The performance of the Fuzzy C Means model is being evaluated through Silhouette Coefficient, Davies-Bouldin Index approaches, and it is observed that the model has exhibited a better performance for 4 clusters concerning to Silhouette Coefficient value is 0.837. For 4 cluster the computed DBI value 0.504. The evaluation of Fuzzy C Means for variable number of clusters are being presented in Table 2 and the corresponding graph is presented in Figure 2. To evaluate the validity and efficiency of the suggested methodology, the results of the proposed method were also compared with the previously investigated groundwater quality assessment approaches using clustering methods such as: Mohammadrezapour et al. [8], Obeidat [27], Devi [30], Güler et al. [33] and Lee et al. [40].

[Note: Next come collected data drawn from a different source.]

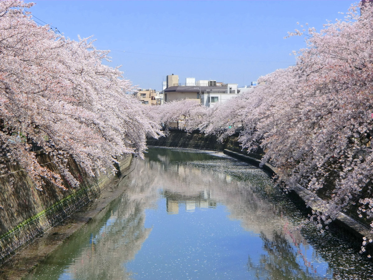 大岡川 大井橋付近
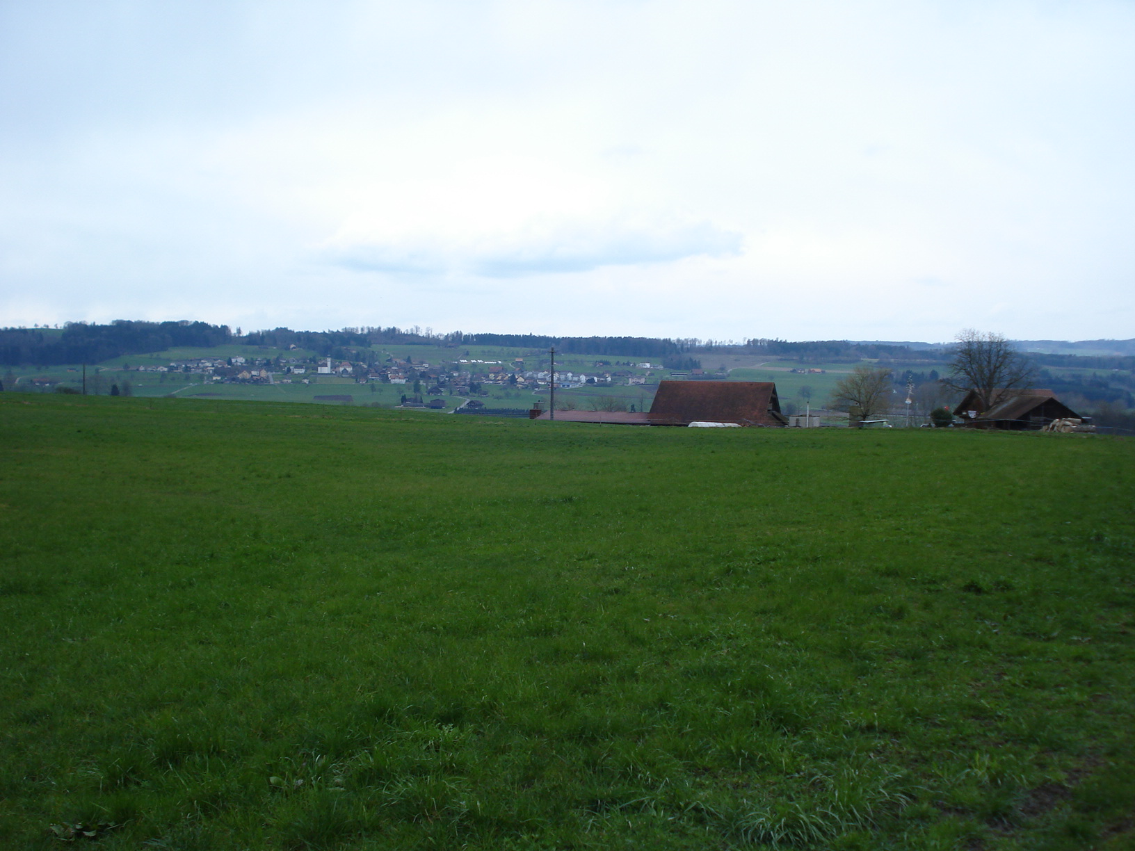 Blick von Berchtwil auf Dietwil
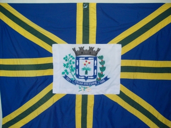 Bandeira do município paulista de Oscar Bressane, Brasil.
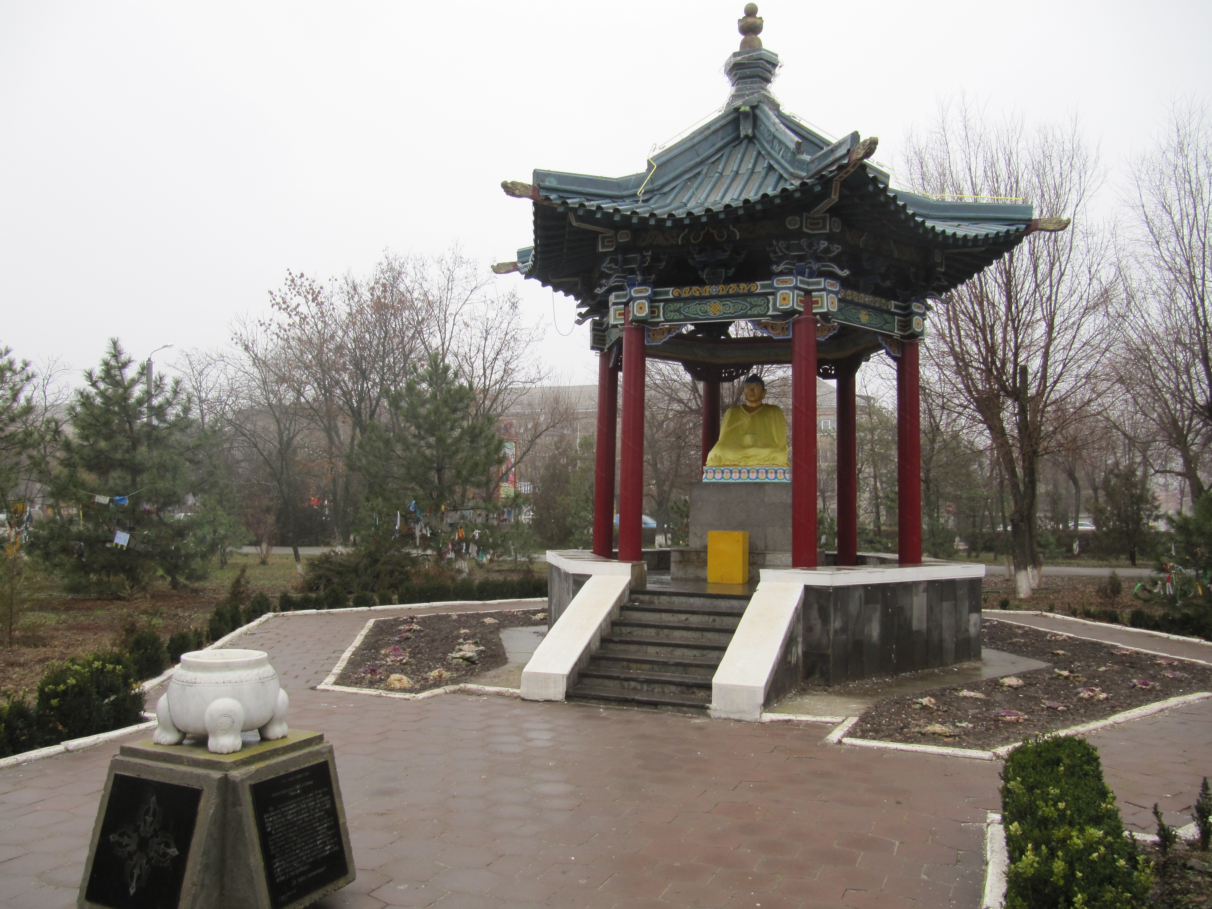 Беседка с Буддой, Элиста, Калмыкия
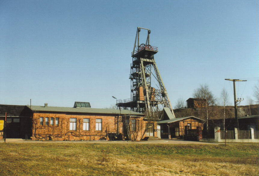 Ehemaliges Kupferbergwerk Röhrigschacht in Wettelrode (Sangerhausen).
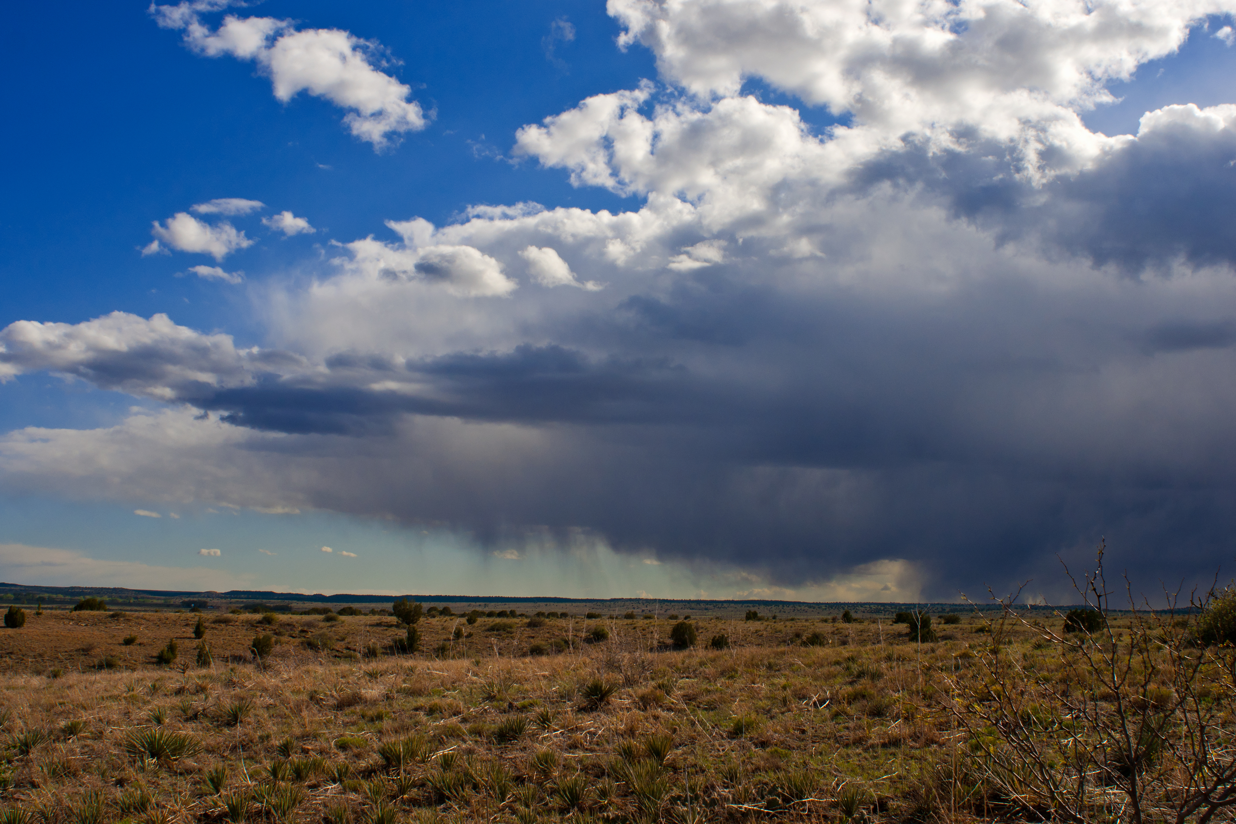 Black Mesa State Park, Oklahoma
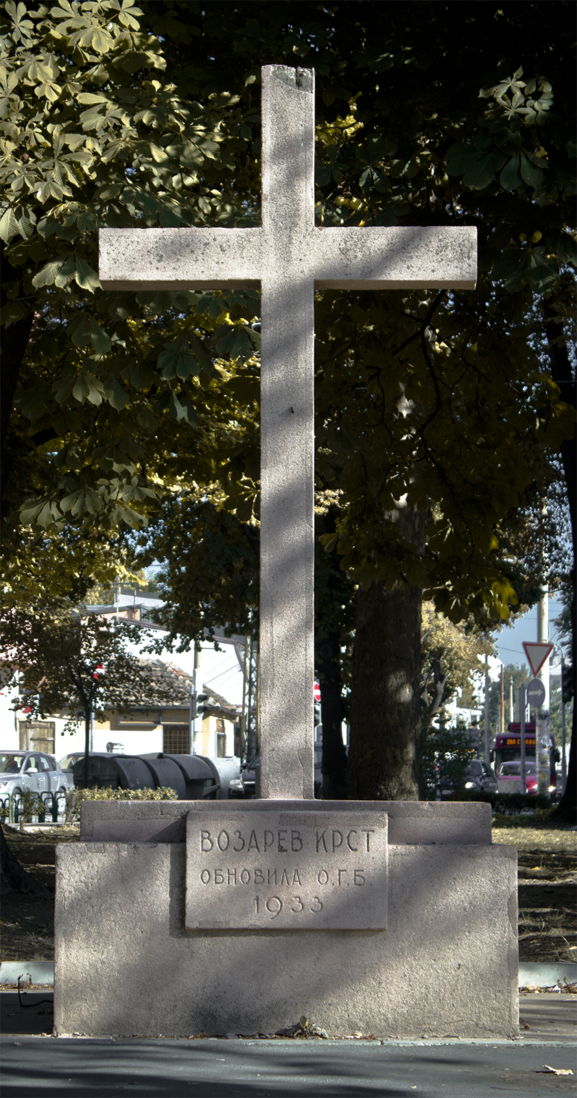 Vozarev krst.
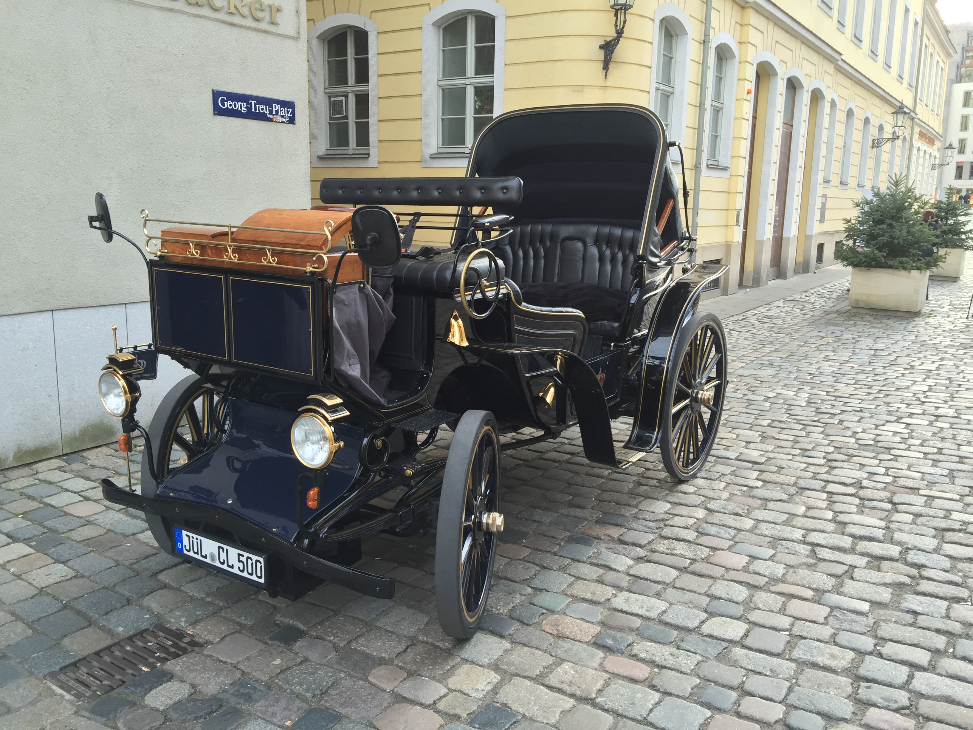 Nachbau eines Motorfahrzeugs der Pionierzeit von Aaglander in Dresden
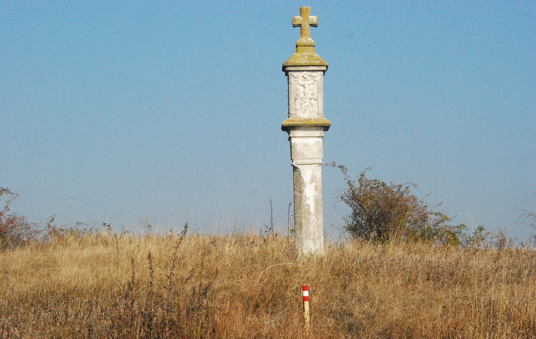 Bildstock, Gerichtsmarterl
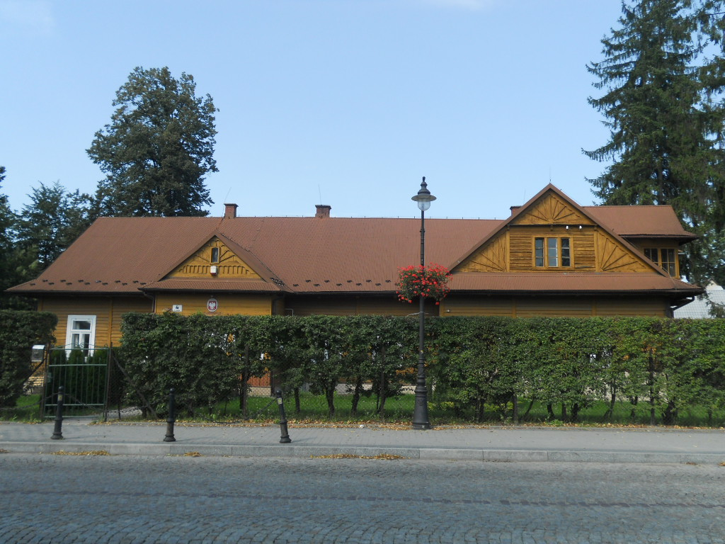 Stara plebania przy Starym Kościółku w Rabce-Zdroju przy ulicy Orkana 4.
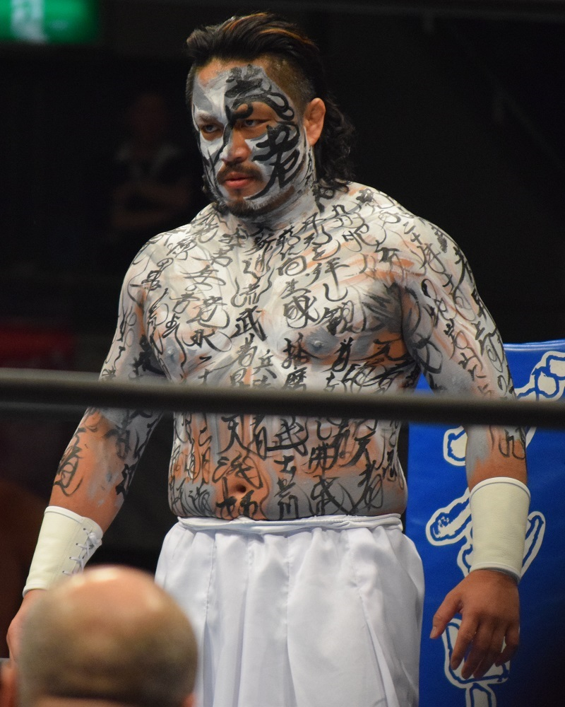 2016年2月11日 大阪府立体育会館 「THE NEW BEGINNING in OSAKA」 後藤洋央紀
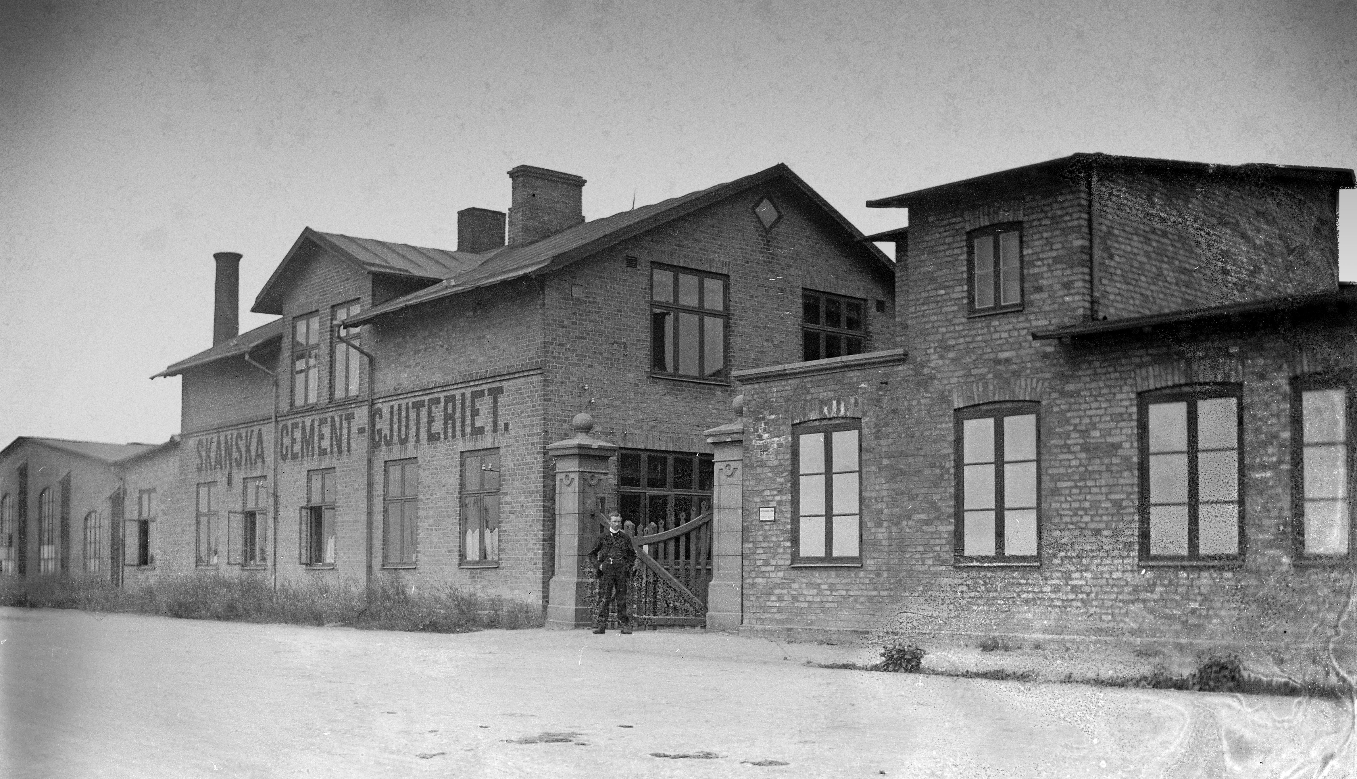 Skånska Cementgjuteriet Augusti 1903 i Malmö.
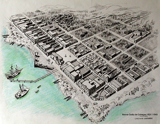 boceto de la reconstruccion urbana de como pudo ser la ciudad de Nueva cadiz de Cubagaua en 1523
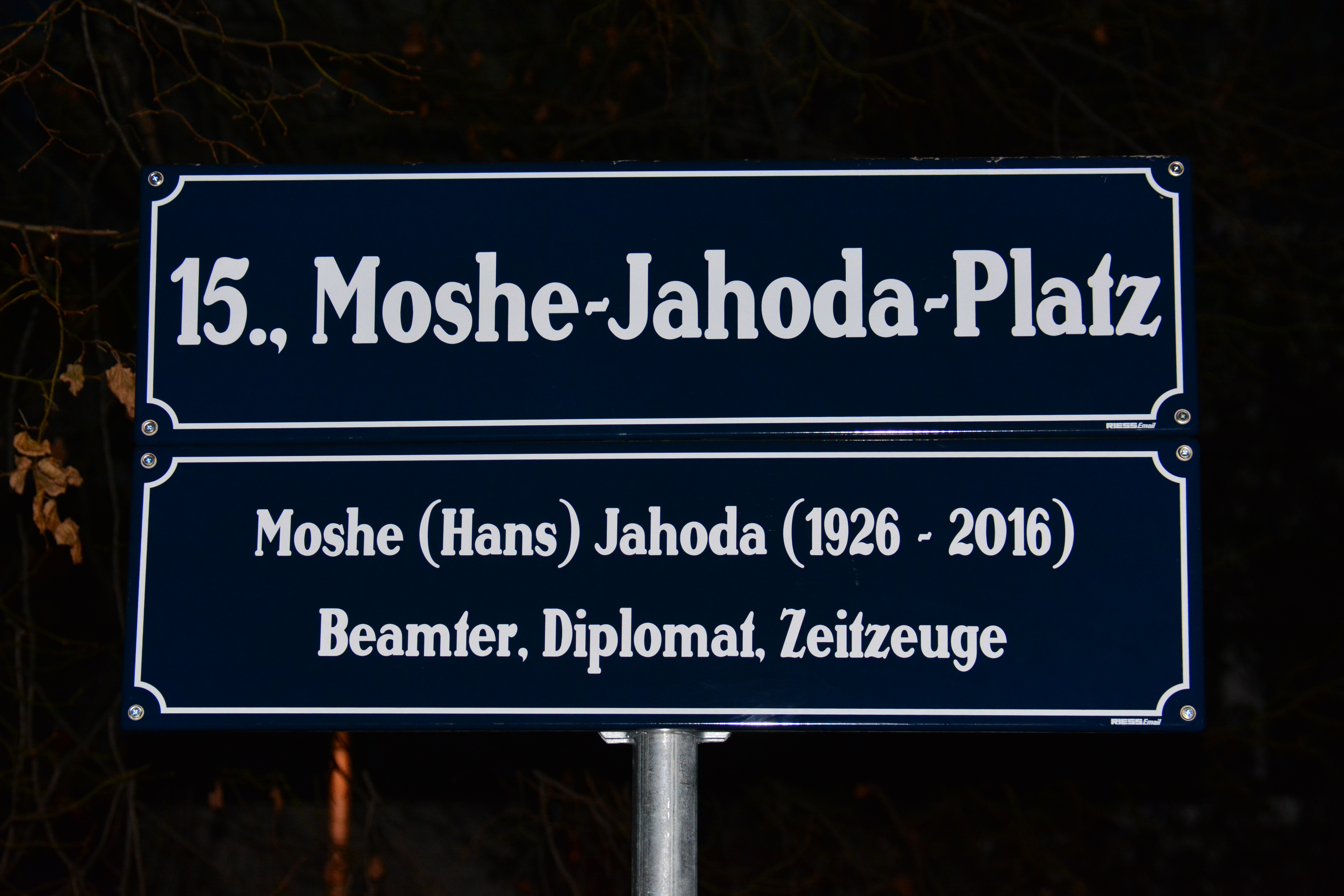 Straßenschild Moshe-Jehoda-Platz in Rudolfsheim-Fünfhaus, Wien, benannt am 7. November 2018
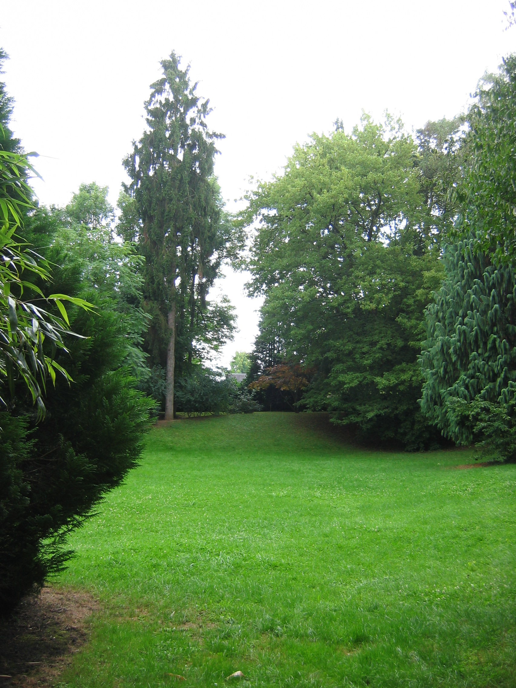 Parc Pierquin Charleville-Mézières Ardennes France
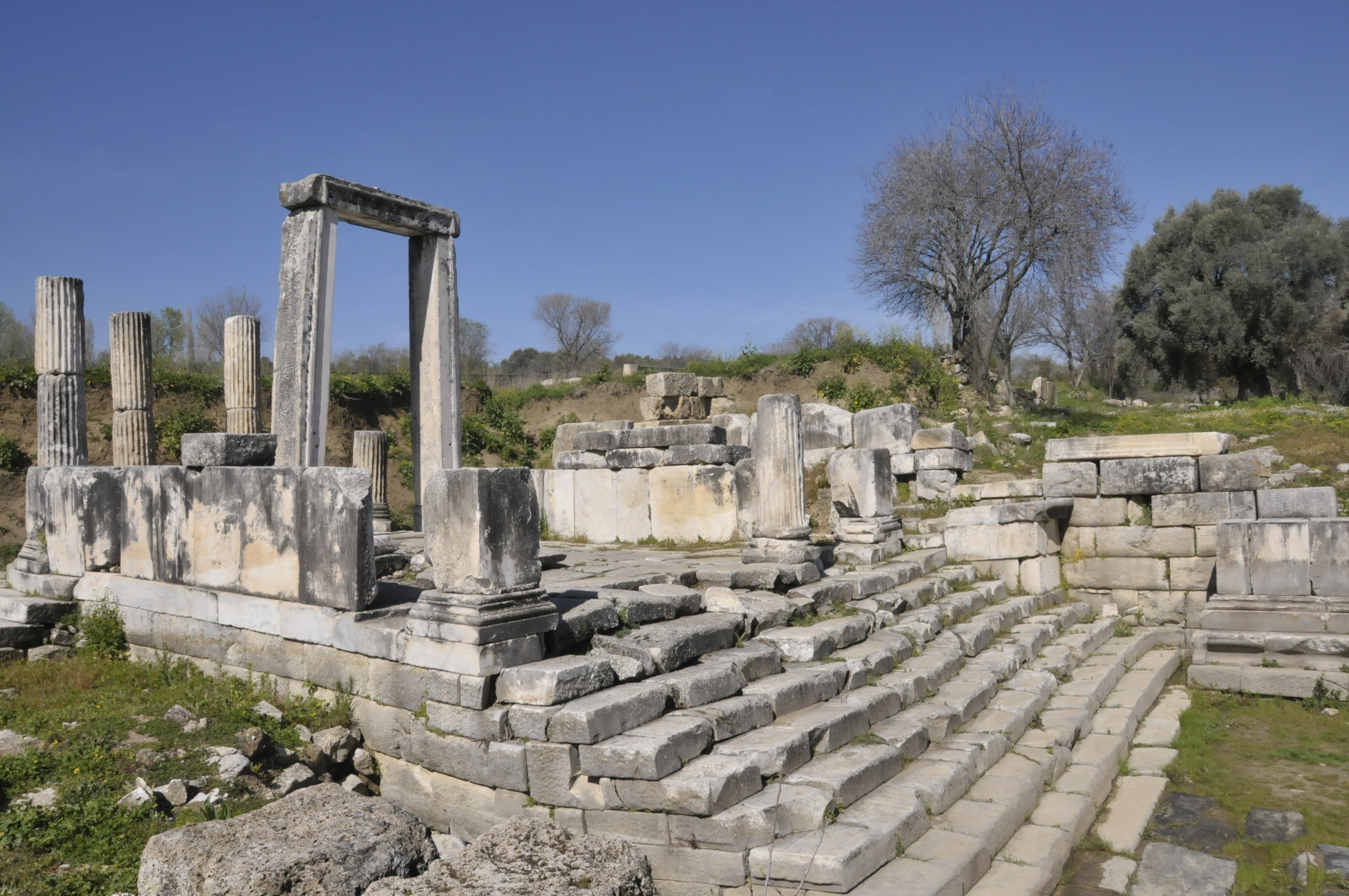 Lagina, Propylon

Table 2. Statistics calculated for the clusters determined by FCM and K-means clustering

No. of clusters

Name of the clustering model

Scores of different clustering metrics

Average silhouette coefficient

Davies-Bouldin index

2

Improved FCM

0.868

0.320

FCM

0.849

0.322

K-means

0.848

0.327

3

Improved FCM

0.832

0.638

FCM

0.812

0.639

K-means

0.812

0.638

4

Improved FCM

0.857

0.502

FCM

0.837

0.502

K-means

0.837

0.502

5

Improved FCM

0.805

0.473

FCM

0.802

0.485

K-means

0.823

0.567

6

Improved FCM

0.826

0.521

FCM

0.808

0.526

K-means

0.806

0.529

7

Improved FCM

0.834

0.500

FCM

0.815

0.501

K-means

0.814

0.505

Figure 1. The average silhouette scores computed for different number of clusters for K Means

Figure 2. The average Silhouette scores computed for different number of clusters for Fuzzy C Means

Figure 3. The average Silhouette scores computed for different number of clusters for improved Fuzzy C Means

The statistics obtained for the improved Fuzzy C Means clustering models is also presented in the Table 2. The average silhouette scores for the proposed clustering are plotted in Figure 3. From Figure 3 it is noticed that the maximum silhouette score for number of clusters are 2 and 4. Furthermore, the average silhouette scores is found to be maximum as 0.868 and 0.857 respectively. The average silhouette scores produced by the Fuzzy C Means and k-means clustering models are plotted in Figure 1 and Figure 2. These two clustering models also have maximum silhouette scores for number of clusters are 2 and 4 respectively. Based on the silhouette scores it is observed that the optimal number of clusters in the considered clustering models are 4. It can be seen that the maximum average silhouette score is obtained for number of clusters are 4 and it indicates that the clusters are well formed because when the silhouette score is near to 0.9 and if the silhouette score is less means between 0 and 0.5 indicates that the clustering model performance is low. For 4 clusters the computed DBI values is 0.502. Finally we conclude that the proposed fuzzy clustering model out performs the other clustering models considered for identification of potential regions of groundwater.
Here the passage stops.